You can create the the Kinesis data stream with AWS CLI.
STREAM_NAME=test-kds01
REGION=ap-northeast-1
aws kinesis create-stream --stream-name ${STREAM_NAME} --shard-count 1 --region ${REGION}
# describe the stream
aws kinesis describe-stream-summary --stream-name ${STREAM_NAME}
# list
aws kinesis list-streams
ref: Perform Basic Kinesis Data Stream Operations Using the AWS CLI
Enviroment Variables to configure the Kinesis Consumer
Parameter | Required | Default Value | Description |
---|---|---|---|
KINESIS_APPLICATION_NAME |
true |
"" |
Kinesis KCL Application name |
KINESIS_STREAM_NAME |
true |
"" |
Kinesis Stream Name |
KINESIS_REGION |
false |
"ap-northeast-1" |
Kinesis Region |
KINESIS_INITIAL_POSITION_IN_STREAM |
false |
"LATEST" |
Initial Position in Stream: LATEST or TRIM_HORIZON |
KINESIS_IDLETIME_BETWEEN_READS_MILLIS |
false |
1000 |
Idle time between record reads in milliseconds |
KINESIS_FAILOVER_TIME_MILLIS |
false |
10000 |
Fail over time in milliseconds. A worker which does not renew it's lease within this time interval will be regarded as having problems and it's shards will be assigned to other workers. For applications that have a large number of shards, this msy be set to a higher number to reduce the number of DynamoDB IOPS required for tracking leases |
KINESIS_MAX_RECORDS |
false |
10000 |
Max records to fetch per Kinesis getRecords call |
Configure the consumer with enviromental variables like this and save the file (let's say myconfig.env
)
export KINESIS_APPLICATION_NAME="<kinesis application name>"
export KINESIS_STREAM_NAME="<kinesis stream name>"
export KINESIS_REGION="<kinesis region: ap-northeast-1>"
export KINESIS_IDLETIME_BETWEEN_READS_MILLIS="<idle time between record reads in milliseconds: default 1000>"
export KINESIS_INITIAL_POSITION_IN_STREAM="<initial Position In Stream: LATEST or TRIM_HORIZON>"
export KINESIS_FAILOVER_TIME_MILLIS="<failover time millis: default 10000>"
export KINESIS_MAX_RECORDS="<max records to fetch per Kinesis getRecords call: default 10000>"
export JAVA_HEAP_XMX=512M
export JAVA_HEAP_XMS=512M
Build and create the package
make
or You can create the package with mvn
command
mvn package
You can run the consumer app with the configuration files (myconfig.env
)
./helpers/run_local_consumer.sh myconfig.env
Or you can run a conatinized consumer app.

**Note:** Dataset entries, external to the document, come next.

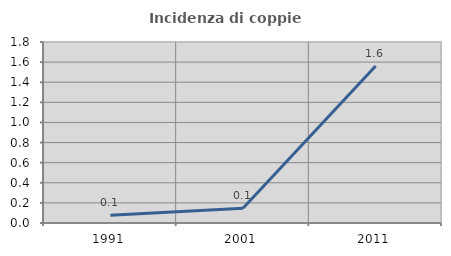
| Category | Incidenza di coppie miste |
|---|---|
| 1991.0 | 0.076 |
| 2001.0 | 0.147 |
| 2011.0 | 1.561 |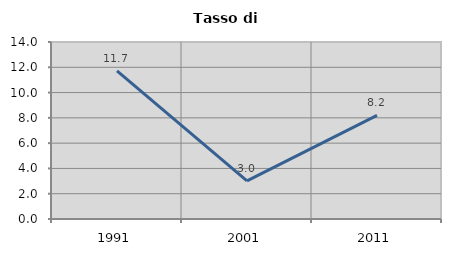
| Category | Tasso di disoccupazione   |
|---|---|
| 1991.0 | 11.717 |
| 2001.0 | 3.011 |
| 2011.0 | 8.198 |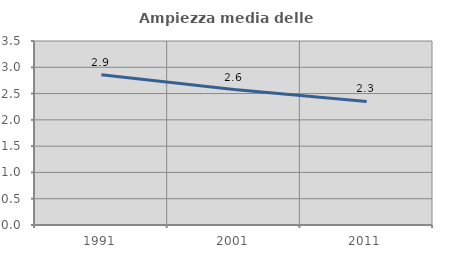
| Category | Ampiezza media delle famiglie |
|---|---|
| 1991.0 | 2.857 |
| 2001.0 | 2.576 |
| 2011.0 | 2.35 |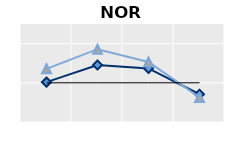
| Category | Foreign-born | Native-born | Series 1 |
|---|---|---|---|
| 15-24 | 1.018 | 1.357 | 1 |
| 25-54 | 1.452 | 1.858 | 1 |
| 55-64 | 1.366 | 1.532 | 1 |
| 65+ | 0.708 | 0.627 | 1 |

You need to give the following 2 args
- App configuration file (
myconfig.env
) - AWS Profile name that you use to interact with AWS resources (
my-aws-profile
)
./helpers/run_docker_consumer.sh myconfig.env my-aws-profile
Here is an sample output:
./helpers/run_docker_consumer.sh ./myconfig.env my-aws-profile
21-07-27 20:32:47:661 INFO main kinesis.KinesisConfig:137 - applkicationName: mykclapp01 [env KINESIS_APPLICATION_NAME: mykclapp01]
21-07-27 20:32:47:663 INFO main kinesis.KinesisConfig:139 - streamName: test-kds01 [env KINESIS_STREAM_NAME: test-stream01]
21-07-27 20:32:47:664 INFO main kinesis.KinesisConfig:141 - region: ap-northeast-1 [env KINESIS_REGION: ap-northeast-1]
21-07-27 20:32:47:664 INFO main kinesis.KinesisConfig:143 - idleTimeBetweenReadsInMillis: 1000 [env KINESIS_IDLETIME_BETWEEN_READS_MILLIS: null]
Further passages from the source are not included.